Among the CEO’s most important responsibilities is securing her or his company against internal and external threats. Ultimate responsibility lies with the CEO for:
- Physical security for people, inventory, raw materials, and the physical plant.
- Financial security through insurance, reserve funds, and contracts.
- Market security through forethought, strategic planning, and research and development.
- Organizational operability and efficiency through policies and procedures.
- Organizational resiliency via disaster recovery and business continuity planning, testing, and execution.
- Compliance with laws and standards.
A seventh discipline that has gained new prominence in the digital age is information security. Businesses’ intellectual property and trade secrets have always been under attack; now their operational data is a prized target of thieves, hackers, and other bad actors. This brief blog explores what this threat means to companies and what smart CEOs do to practice information security as seriously as the other disciplines of security.
We admire Bruce Schneier for his expert knowledge and leadership in the field, in particular because he recognizes that it’s not just about code and authentification factors, it’s about people. Bad passwords, credential stealing, and carelessness are worse than hacking and viruses. He recognizes that as people push the boundaries of their own humanity, starting to use a global mesh of devices and connections to do their bidding, the situation will become even more complicated and beyond our direct control.

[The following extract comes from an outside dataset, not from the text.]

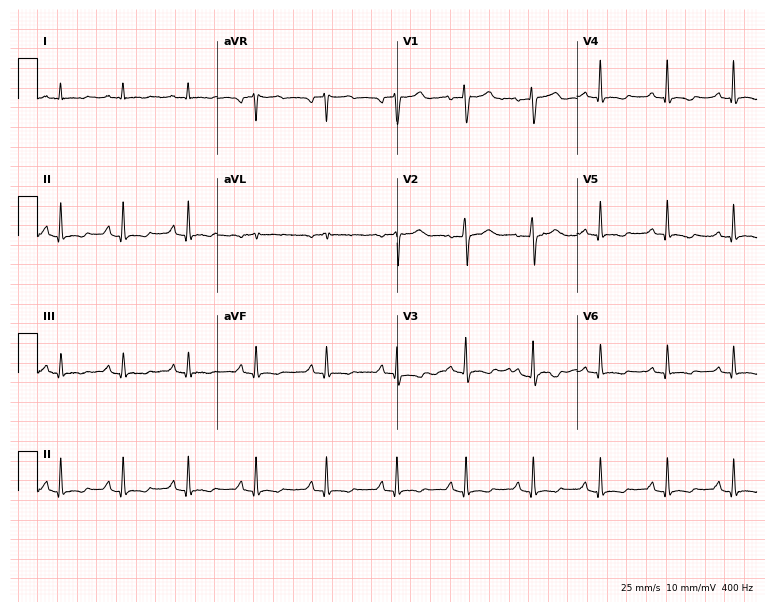
Standard 12-lead ECG recorded from a female patient, 51 years old (7.3-second recording at 400 Hz). None of these six findings is recorded: first-degree AV block, right bundle branch block, left bundle branch block, sinus bradycardia, atrial fibrillation, sinus tachycardia. Other findings, if any, are not listed.
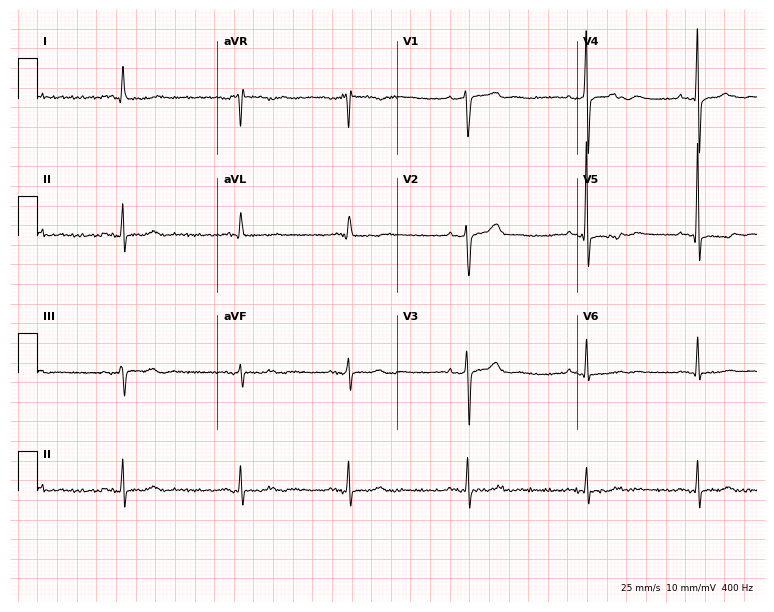
Electrocardiogram, a 78-year-old male patient. Of the six screened findings (first-degree AV block, right bundle branch block, left bundle branch block, sinus bradycardia, atrial fibrillation, sinus tachycardia), none is recorded. Only these six findings were labelled.

His basic argument is within a couple degrees of the compass of the argument advanced by FEMA, which since its missteps of the late 1990s and early 2000s has become a leader emergency management agency: Organizations that focus all their energies on breach response and recovery are failures; those that devote energy and focus to prevention and intervention will be far ahead of the curve.
For many CEOs and, indeed, most CTOs, grasping this shift in focus requires a fundamental change in mindset. Most CTOs and their IT departments are trained and oriented to problem-solve. If a new hack emerges, they learn to beat it back. If data servers are breached, they are trained to contain and recover. If intellectual property is stolen, they have procedures in place to “ring the bell” and send the lawyers out to tackle the offending software company.
But this example from Apple shows how little this reactive approach really accomplishes. By the time the data has slipped the surly bonds of its owner’s server, it becomes enmeshed in the global data stream for anyone to see or take. Apple, Alphabet, Facebook and their ilk know well that the play is not to react to information security breaches, but to proactively prevent them. Prevention, not intervention, is where these companies spend or should be spending most of their energy—and it’s where you should be spending yours.
After all, breaches have everything in common with the growth curve for invasive species, perhaps because the two find their entrée in some of the most common human behaviors and preferences. By the time most people spot them, it’s already too late to solve them.
If your CTO is the guy or gal you call when you spot the signs that you have been breached, you’re way behind the 8-ball. If your CTO is proactively counseling you on preventive measures and you are proactively implementing them, you are fortunate and unusual. More companies need to practice the discipline of information security and spend more resources assessing and preventing, as opposed to reactively intervening when things go bad.